- Origin: Toronto, Ontario, Canada
- Genres: Hip hop
- Years active: 1996–present
- Labels: Blue Note
- Members: Dennis Passley Jr. Nigel Williams John Griffith Marco Raposo Gord Shields Christian McKibbin Sheldon Moore Dave Leitao

= Pocket Dwellers =

Canadian musical group

The Pocket Dwellers are a Canadian seven-member experimental hip-hop group from the Toronto area. The band's main genre is hip-hop, but their music is influenced by jazz, funk, soul, and breakbeat.

==History==
The Pocket Dwellers began forming together in 1996. That year the band performed at EdgeFest in Toronto. In 1999, the band performed in Hamilton as part of Showcase '99.

The Pocket Dwellers released their first full-length record in 2000 after they signed a recording deal with Song Corp, and a second album, Digitally Organic, later that year. Song Corp went bankrupt in early 2001, leaving the second album with no promotion.

The next release was the album recorded live during sold-out performances at a club in Toronto called the Reverb. The recording was released under Urbnet records.

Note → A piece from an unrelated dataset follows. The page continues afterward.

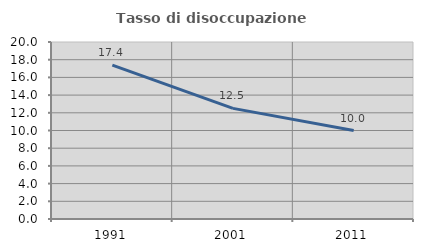
| Category | Tasso di disoccupazione giovanile  |
|---|---|
| 1991.0 | 17.391 |
| 2001.0 | 12.5 |
| 2011.0 | 10 |

In 2005, they signed with Blue Note/EMI and released PD-Atrics. The recording was more hip hop based and involved less live instrumentation than had been employed in the past. In 2006, the band was nominated for a Juno award for best new group.

==Members==
Member roster of The Pocket Dwellers.

- Dennis Passley "Deknow" – tenor saxophone
- Nigel Williams "N.I.Gel" – vocals
- John Griffith "Quest" – saxophone, flute
- Marco Raposo "Red" – drums
- Gord Shields "Jupiter" – bass guitar
- Christian McKibbin "Holy C" – guitar
- Sheldon Moore "S-luv" – turntables
- Dave Leitao "Epstein" - keyboard
 guest musicians:
- Brownman Ali – trumpet

==Discography==
===Albums===
1. Limited Edition - EP (1998)
2. Digitally Organic (August 29, 2002)
3. Lifecheck (August 19, 2003)
4. PD-Atrics (October 4, 2005)
5. Conception: The Mix Tape Volume 2 (2005)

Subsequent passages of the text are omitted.